The database engine object must be set in the FileReader as to provide connectivity with a database.
It is important to certify that a connection was established through sqlengine_obj.connect() method.  

In [13]:
# Set the database engine into the FileReader. Define use_session=True to indicate that a session object must be used. 
csvreader_obj.set_database_engine(sqlengine_obj, use_session=True)

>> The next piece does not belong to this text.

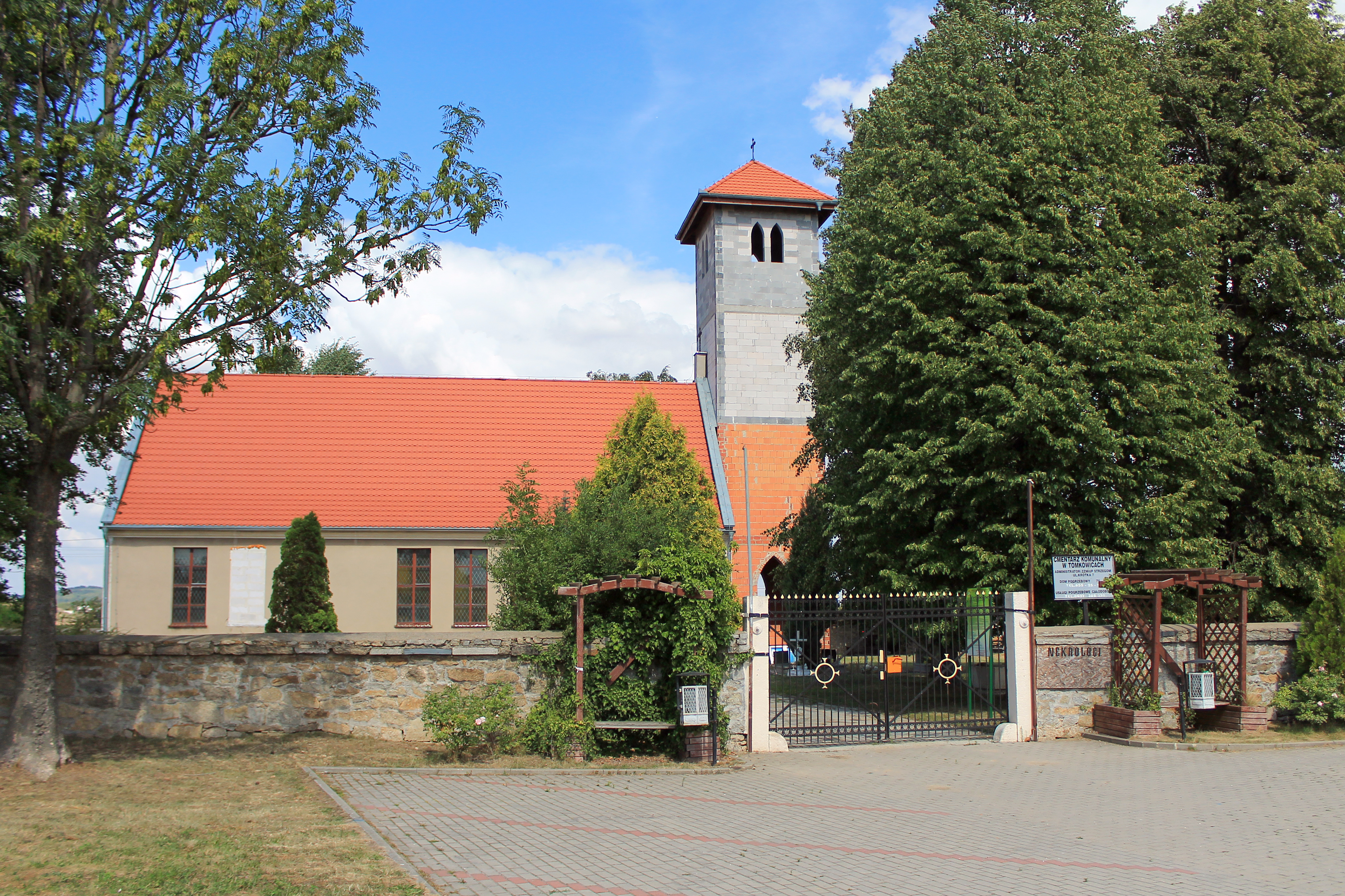 Tomkowice, gmina Strzegom. Kościół katolicki filialny błogosławionej Karoliny Kózkówny.

## 3. Read a file and load its content to the database

The read_file() method reads the csv file passed as parameter when the FileReader was created. This method returns a data source object that can be used latter to query the database or to perfor other tasks, such as matching.
The following parameters gives some control of the reading process:
- delimiter='\t': the character used to separate values in the csv file. By default is used the tab character.
- chunk_size=1: total number of lines to read and persist to a database table at a time. It can speed up the process when reading long files

In [14]:
# Read 'test_data_source1.csv'
data_source_obj = csvreader_obj.read_file(file1_path, file1_map, delimiter=',')

2021-09-07 19:55:51,267 INFO sqlalchemy.engine.Engine BEGIN (implicit)
2021-09-07 19:55:51,270 INFO sqlalchemy.engine.Engine 
CREATE TABLE data_source_ref (
	idx INTEGER NOT NULL, 
	data_source VARCHAR, 
	isin VARCHAR, 
	isvalid_isin BOOLEAN, 
	company_name VARCHAR, 
	original_company_name VARCHAR, 
	country VARCHAR, 
	country_alpha2 VARCHAR, 
	country_alpha3 VARCHAR, 
	original_country VARCHAR, 
	PRIMARY KEY (idx)
)


2021-09-07 19:55:51,271 INFO sqlalchemy.engine.Engine [no key 0.00101s] ()
2021-09-07 19:55:51,295 INFO sqlalchemy.engine.Engine COMMIT
2021-09-07 19:55:51,483 INFO sqlalchemy.engine.Engine BEGIN (implicit)
2021-09-07 19:55:51,485 INFO sqlalchemy.engine.Engine INSERT INTO data_source_ref (data_source, isin, isvalid_isin, company_name, original_company_name, country, country_alpha2, country_alpha3, original_country) VALUES (?, ?, ?, ?, ?, ?, ?, ?, ?)
2021-09-07 19:55:51,486 INFO sqlalchemy.engine.Engine [no key 0.00094s] ('data_source_ref', 'SK1120005824', 1, 'central per

## 4. Reports

In [15]:
# Show the ETL report for the latest file read by the FileReader
report_obj = csvreader_obj.report_obj
report_obj.print_report()

---------------------------------------- FILE READER REPORT ----------------------------------------
Description: Details of the ETL process performed on [data_source_ref] data source.
Datetime:2021-09-07 19:55:51
----------------------------------------------------------------------------------------------------
File Name: ../../../data/test/test_data_source1.csv
Columns in File: 3
Rows in File: 8
Columns Read from File: 3
Columns in Database: 10
Rows in Database: 8


## 5. Checking the attribute names of EntityDB

There are multiple methods to check the column or attribute names of the EntityDB object:
1. Use get_original_attribute_names(): to retrieve the original attribute names of the columns in the csv file
2. Use get_renamed_attribute_names(): to retrieve the renamed attribute names of the columns in the csv file
3. Use get_table_column_names(): to retrieve the equivalent attribute names in the database

In [16]:
# Retrieve the original attribute names (read from the csv file)
data_source_obj.get_original_attribute_names()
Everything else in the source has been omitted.